14C-DG Autoradiography

Seven to fifteen days following the completion of the PET study, 7–8 month old rat groups that were in the longitudinal study (4 Tg, 4 WT) were sacrificed. Each rat was anesthetized (as described above) and 125 μCi/kg body weight of 14C-DG was administered by tail vein injection. Rats were then allowed to regain consciousness and following an uptake period of 45 minutes, were euthanized by Isoflurane overdose, decapitated and brains rapidly removed. These brains were briefly submerged in 0.3M sucrose on ice, placed into a brain matrix (World Precision Instruments, Sarasota, FL), cut into coronal sections (3 mm each), placed into embedding medium (O.C.T., Tissue-Tek®, Sakura Finetek U.S.A., Inc., Torrance, CA), frozen on dry ice and stored at −80°C. Brain blocks were cut with a cryostat (Leica Microsystems, Germany; Model CM1850-3-1) at -12 to -18°C into 20-μm thick coronal sections and dried on glass slides. Brain sections were covered with scintillator sheets (Biospace Lab; Paris, France) and imaged for 18 hours using a MicroImager (Biospace Lab; Paris, France). All samples were imaged simultaneously with the [14C] standards (American Radiolabeled Chemicals Inc., St Louis, MO, USA). Identical regions of interest (ROI) were selected for the cortex (0.752 mm2), and striatum (2.459 mm2). The ROI’s for the hippocampi were drawn manually to encompass their entirety and total counts were then normalized to the area. All counts obtained were standardized against the [14C] standards and values were converted to nCi/g of tissue.

Statistics

Longitudinal open field and rotarod data were analyzed using mixed models for repeated measures (SAS/STAT Software 9.2, SAS Institute, Inc., Cary, NC). Separately, for the rotarod and each open field assessment outcome, the predictor variable Group (WT versus Tg) was modeled as a fixed effect and days as the repeating variable. The covariance pattern across days was structured as first-order autoregressive and the Kenward-Roger method was used for computing the degrees of freedom for tests of fixed effects. The SAS estimator was the least square mean and the measure of variability was the standard error. A p-value of ≤ 0.05 was considered significant. As a determinate of habituation for the rotarod data, (separately for WT and Tg rats), interval differences of least square means from baseline were compared using t-tests at each follow-up. These post-hoc p-values were adjusted using the step down Bonferroni method or (Holm); p≤ 0.05 were considered significant.
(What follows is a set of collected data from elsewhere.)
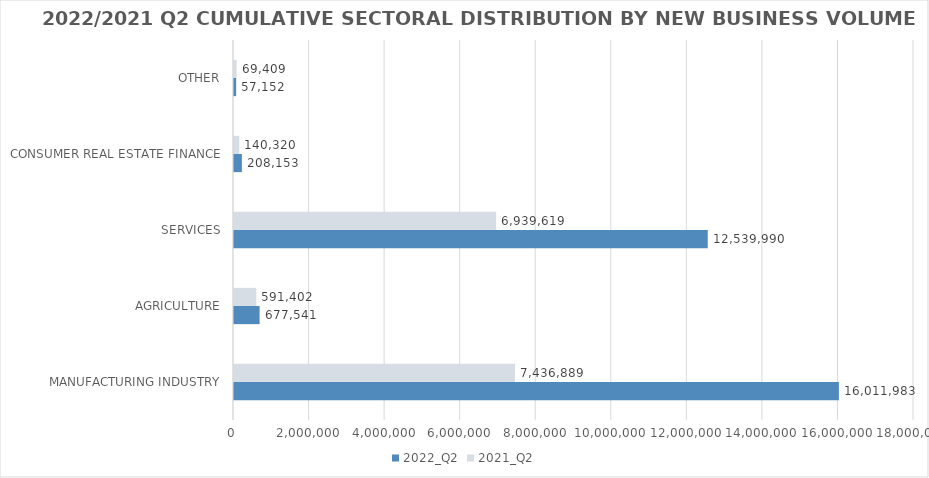
| Category | 2022_Q2 | 2021_Q2 |
|---|---|---|
| MANUFACTURING INDUSTRY | 16011983.02 | 7436889.296 |
| AGRICULTURE | 677541.183 | 591401.888 |
| SERVICES | 12539990.332 | 6939619.239 |
| CONSUMER REAL ESTATE FINANCE | 208153 | 140320 |
| OTHER | 57152 | 69409 |

For 18F-FDG uptake values, both the longitudinal and the cross-sectional comparisons between Tg and age-matched WT rats at each time point were performed using an unpaired Student’s t-test for each of the 3 selected regions (Striatum, Hippocampus, and Cortex). The SUV values used were corrected for whole brain uptake. The p values were corrected for Type I errors using the Holm-Šídák approach.

For the longitudinal comparison, we performed paired Student’s t-test to compare the baseline SUV values (5 week-old) to the last time point (31-week-old) SUV values for the Tg and WT rats separately.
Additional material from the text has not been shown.